217: Two museums, four exhibitions
SOTO's House of Tsuzumi, Junya Ishigami's water museum, LANZA's Serpentine Pavilion, McGlashan and Everist's Heide gallery, Cheng Yuzheng in Beijing, and Kneer at Blue Velvet.
Six projects this week, split between buildings that hold art and the work that fills them. In Japan, SOTO-ARCHiTECTS sets House of Tsuzumi as a residence with a single theatrical gesture. In China, Junya Ishigami and associates float the Zaishui Art Museum across an artificial lake. In London, LANZA atelier is named for the Serpentine Pavilion 2026. In Australia, Heide by McGlashan and Everist returns through Danny Kai’s lens. And in Beijing, Cheng Yuzheng’s Life on Mars opens at Reflexion, with Julian-Jakob Kneer’s Gestalt closing the week at Blue Velvet.
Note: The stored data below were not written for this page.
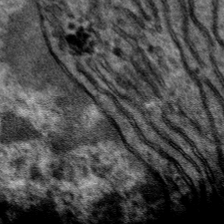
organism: Mouse
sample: Mouse hepatocytes
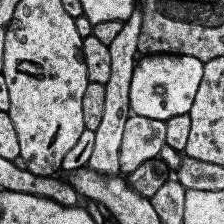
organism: Human
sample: Temporal Lobe
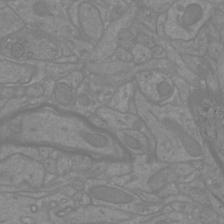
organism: Mouse
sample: Cortical neurons
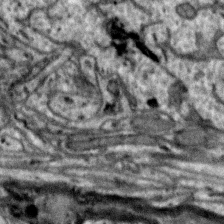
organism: Zebra finch
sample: Brain
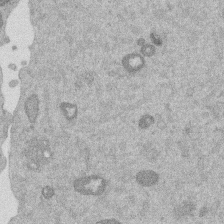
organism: Mouse
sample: Dividing mouse embryo 1 cell stage
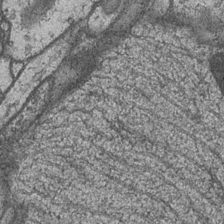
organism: Drosophila
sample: Optic medulla
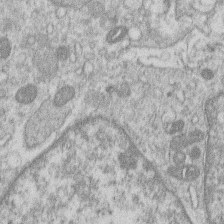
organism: Human
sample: Macrophage cells
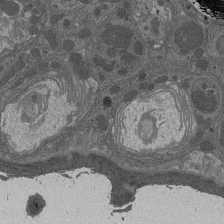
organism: Drosophila
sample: Antenna
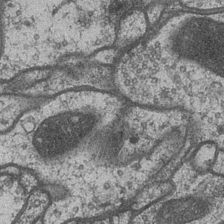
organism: Drosophila
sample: Optic medulla
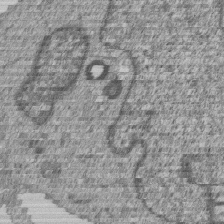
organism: Human
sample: MDA-MB-231 cells
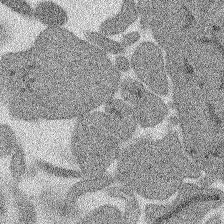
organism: Human
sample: HeLa cells
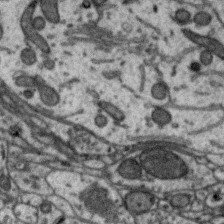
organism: Zebra finch
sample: Brain
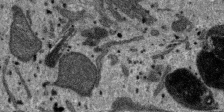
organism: Human
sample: Lung epithelial cells, uninfected (mock) control
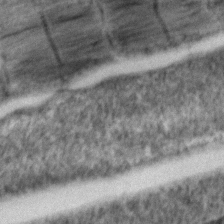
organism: Zebrafish
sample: Zebrafish embryo
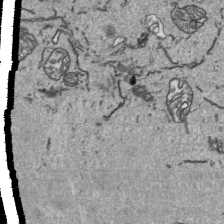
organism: Human
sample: Mitochondria in HCT116 cells
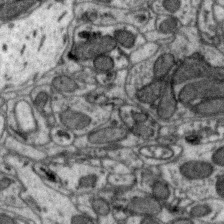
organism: Zebra finch
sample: Brain
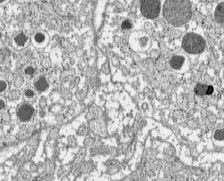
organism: C57BL Mouse
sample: Pancreatic islet
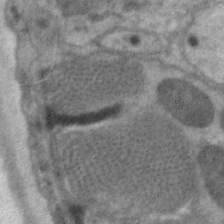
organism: C. elegans
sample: Pharynx
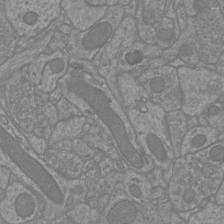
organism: Mouse
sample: Cortical neurons
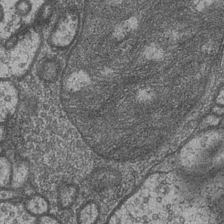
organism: Drosophila
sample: Optic medulla
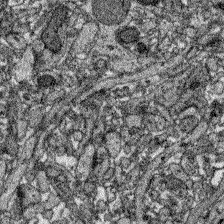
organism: Zebrafish
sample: Larval olfactory bulb
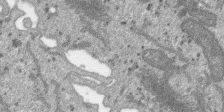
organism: Human
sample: Lung epithelial cells infected with SARS-CoV-2
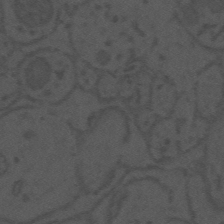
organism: Mouse
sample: Suprachiasmatic nucleus
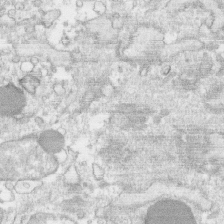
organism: Human
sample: CRL-1474
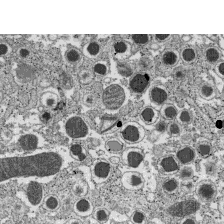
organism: C57BL Mouse
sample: Pancreatic islet
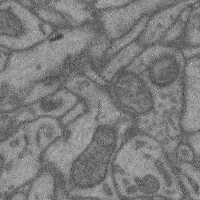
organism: Mouse
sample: Cerebral cortex
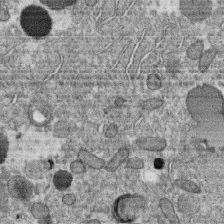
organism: C. elegans
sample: C. elegans oocyte; sperm cells
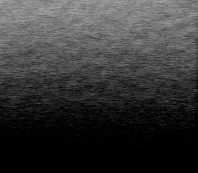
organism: Human
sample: HeLa cells
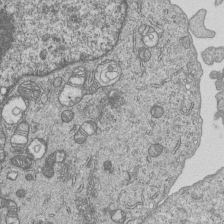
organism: Human
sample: MDA-MB-231 cells
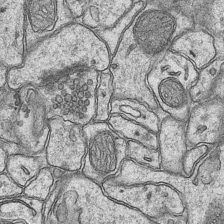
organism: Mouse
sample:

The thread running across the six is the porous edge between architect and artist. Ishigami builds a museum that behaves like a body of water. LANZA approach the Serpentine commission as sculpture. McGlashan and Everist’s 1960s gallery house is reread as composition rather than container. Cheng Yuzheng treats the exhibition as terrain, Kneer treats the figure as instrument, and SOTO-ARCHiTECTS lets a single curved wall do the work of a stage set. Six positions on how form proposes a programme, and how a programme answers back.
From Jutaku: Wedged between Edo-era workshops and apartment blocks in Tokyo, SOTO-ARCHiTECTS designs House of Tsuzumi, a three-storey volume cinched at its waist to pull morning light into rooms the sun would otherwise skip.
A kilometre of building brushes the surface of an artificial lake in Rizhao, Shandong in China, where junya ishigami + associates places the Zaishui Art Museum as Ishigami’s “gentle giant.”
From London Guide: On the lawn beside the Serpentine South Gallery in London, Mexico City studio LANZA atelier builds a serpentine, a 2026 pavilion of red brick walls that bend rather than stand straight.
On the Birrarung in Melbourne, McGlashan and Everist built Heide for John and Sunday Reed in 1967, a Mt Gambier limestone gallery designed to outlast fashion and read, eventually, as a ruin.
Inside a vaulted concrete hall in Beijing, Reflexion opens Life on Mars, Cheng Yuzheng‘s first Beijing solo, ten small acrylic and oil paintings hung sparsely across white walls.
Inside Blue Velvet Projects, a converted apartment in Zürich, Julian-Jakob Kneer mounts Gestalt, a body of work that treats the executive attaché case as portable law and prosthesis of self-control.